El hombre silbó, supuse que llamando a los perros para que entraran en el edificio donde tenían a aquel niño en cuarentena. Se oyó una puerta de madera.
El viento helado se me metía debajo de la bufanda. Así pues, el virus también había llegado hasta allí. ¿Qué precauciones estarían tomando? ¿Cuántas personas se habrían contagiado? Una razón más para no hablar con ellos cara a cara.
Oí otros pasos que se acercaban, esta vez a mi espalda: era Justin y entre las manos enguantadas sostenía la cizalla que había cogido en el cobertizo del cazador. Parecía lo bastante robusta como para cortar aquel alambre.

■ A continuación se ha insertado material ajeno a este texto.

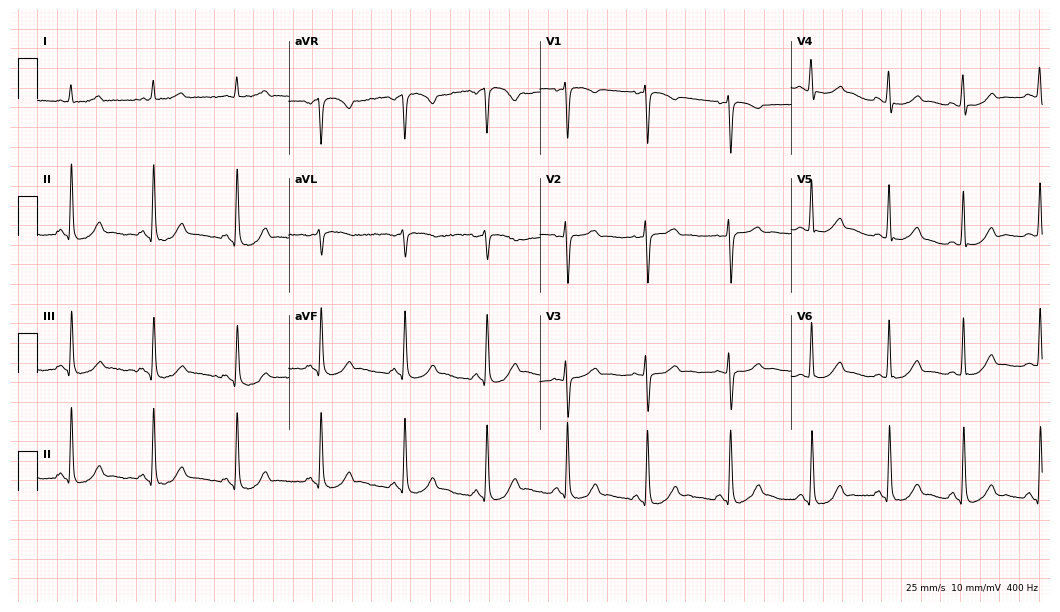
Electrocardiogram (10.2-second recording at 400 Hz), a 45-year-old female. Of the six screened findings (first-degree AV block, right bundle branch block, left bundle branch block, sinus bradycardia, atrial fibrillation, sinus tachycardia), none is recorded.

—Le he contado la idea a Leo, pero no lo he visto muy entusiasmado que digamos —murmuró al llegar a mi lado.
¿Porque le preocupaba que pudieran pillarnos? ¿O porque…, porque no aprobaba que robáramos a unos desconocidos? Una aguda punzada de dolor me recorrió todo el cuerpo y cerré los ojos. No iba a tenerme en cuenta que hiciera todo lo posible por mantenernos en marcha y con vida, ¿no? Leo sabía cuánto costaba sobrevivir en este mundo y no se me ocurría ni una sola alternativa que pudiera considerarse «buena». Recuperé la seguridad respecto a la decisión.
—Es nuestra mejor opción —dije. Y pensaba aprovecharla al máximo. Le pedí la cizalla a Justin.
—No, lo haré yo —dijo él.
—Yo soy más pequeña que tú —dije—. No necesito un agujero tan grande.
Justin solo me sacaba unos pocos centímetros, tenía un cuerpo larguirucho y adolescente, pero era mucho más ancho de espaldas que yo y su abrigo abultaba más.
—Ni hablar —insistió él, hablando entre susurros—. Tú eres nuestra líder. Las misiones peligrosas en solitario no las lleva nunca a cabo el general. ¿Qué vamos a hacer si te pasa algo? No, iré yo. Si ves que se acerca alguien, tírame algo.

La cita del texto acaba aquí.